Sunday, December 03, 2006

Mad Rooster, 5X7 watercolor painting.

I think I can add this guy to the silly animals collection.

When my kids were small, we had a mean rooster named, Duke Rooster. A trapper brought him to our house, and asked us if we'd keep him. This trapper had been tying Duke by one leg to a tree, using him as coyote bait. When the coyote came in to get the rooster, the trapper would shoot the coyote. This trapper said the rooster had fended off so many coyotes, so courageously, he began to feel sorry for the rooster and was looking for a good home for him so the rooster could live out his days in peace.

We took Duke Rooster in. Which was fine and good until Duke became the tyrant of the farm. The kids didn't dare go outside. He had spurs that would win in a Boone and Crocket spur contest. We carried a pitchfork with us everywhere we went and when Duke squatted down and spread his feathers for a charge, we'd pick him up with the pitchfork and hold him until he got out of the mood. With his feet through the tines on the pitchfork, he couldn't go anywhere and he'd eventually get over being mad.

Duke roosted at night on the corral rails. We think a hawk got him because one night, he disappeared. For a rooster, he lived quite a life.

My grandma is dying. She had a massive stroke last weekend. She wants to die, she refused all life support. Her throat is paralyzed and so is one side of her body. She never wanted to live to be as old as she is, she wanted to die when my grandpa died but that didn't happen. She's been in a place where she was cared for as she couldn't live alone for a few years now.

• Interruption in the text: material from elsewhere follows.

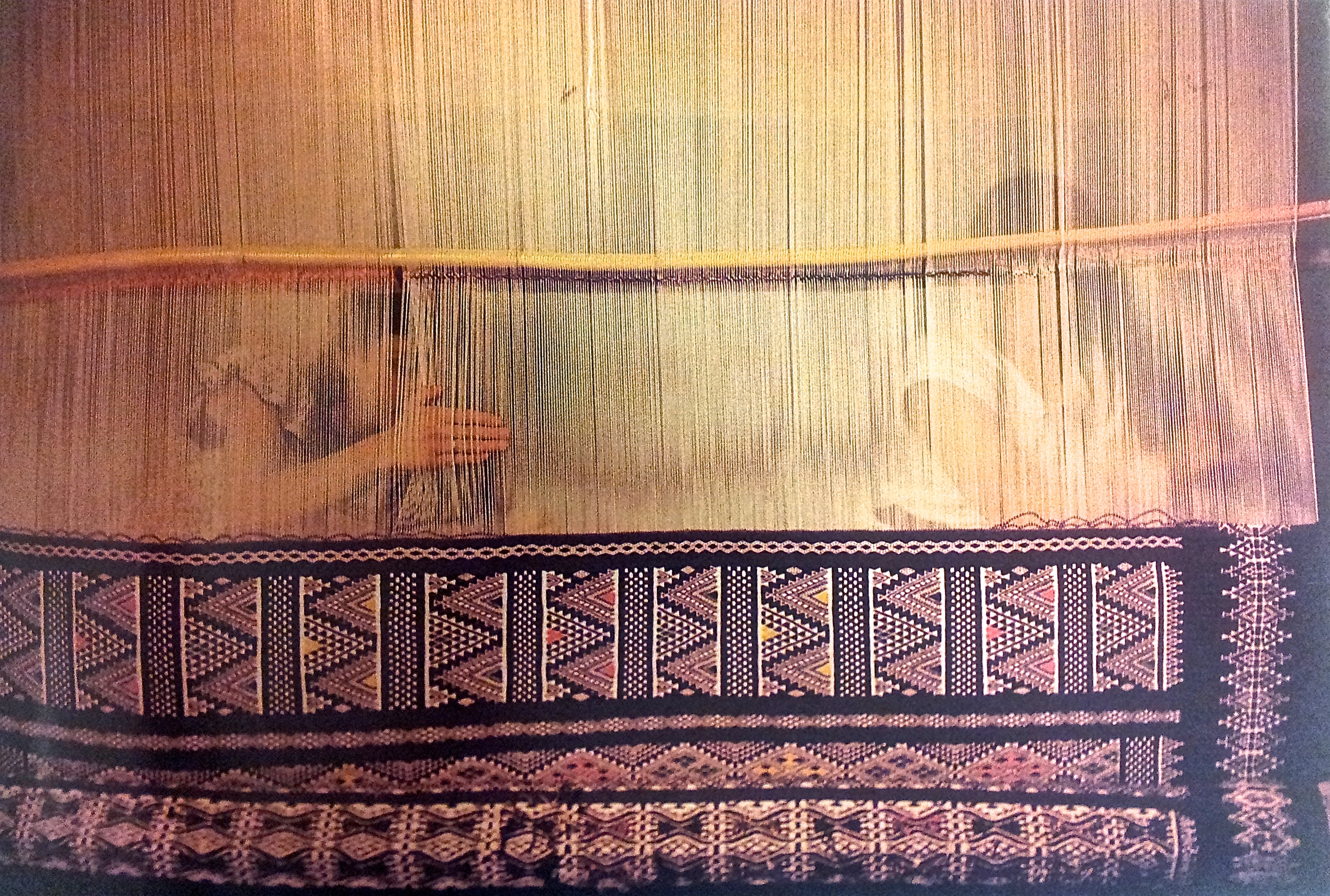 Tapisserie kabyle (Algérie)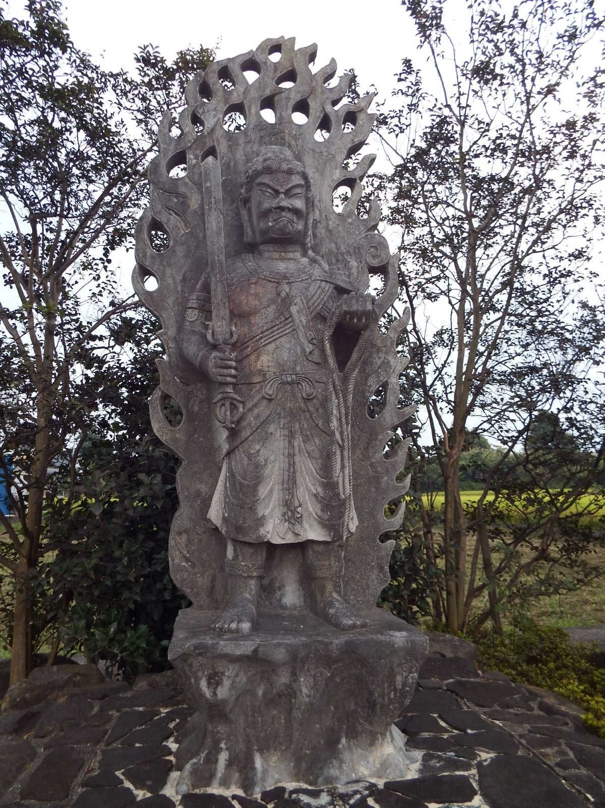 妙音寺の不動明王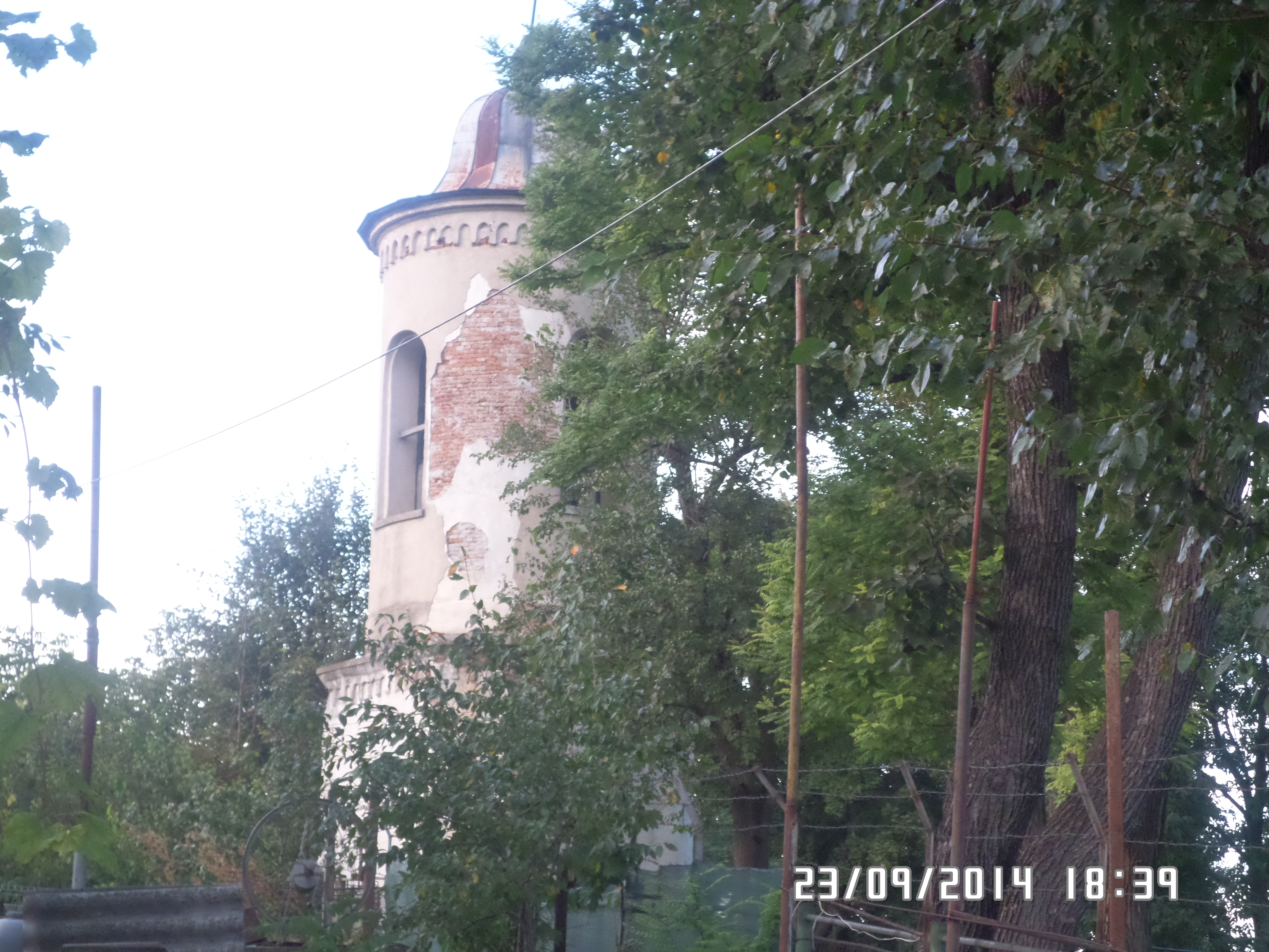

I guess I feel as mad as this rooster one minute and as sad as all get out the next. I wish she could peacefully go to be with the Lord in heaven. Who knew she would suffer this long without food or water? And knowing how she would hate to live with IV's and feeding tubes and not being able to move and being to old to recover, how can we wish her to live any longer? And how can we, as her family, not respect her wishes? Even after she had the stroke, she couldn't talk, if a nurse approached her with an iv or oxygen or suggested a feeding tube, she'd get so agitated. She jerked oxygen from her face, she doesn't want any of it. Talk about courage to the very last. She always told us, "Don't worry about me, I'm a tough old bird." It's true, she is.

But how I'm going to miss her presence on this earth. She's the one person who taught me it's ok to have fun in this life. You don't have to take yourself or the next guy seriously. Drink a beer, invite your friends in for a party, go fishing and whoop and holler! Cook a huge meal that almost founders your friends and family and enjoy every minute of it. Dance until dawn. Camp under the stars.

She hassled me every step of the way over my paintings. She rarely liked what I painted. To her, everything had to be "real". You couldn't paint just the eye of the horse. You had to paint the entire horse. Mountains had to look like they really are, you couldn't interpret the way you loved that mountain by adding your own colors and style. Yet she's the one who gave me my first set of oil paints and nudged, prodded and poked me to keep painting. She was an artist herself, like her mother was before her and like I am now.

When my son called me last night, he said, "Mom, how are you really?" The first words out of my mouth, "I'm a tough old bird, Johnnie, don't worry about me." They were her words and I said them without even thinking... her legacy lives on and she'll always be with me.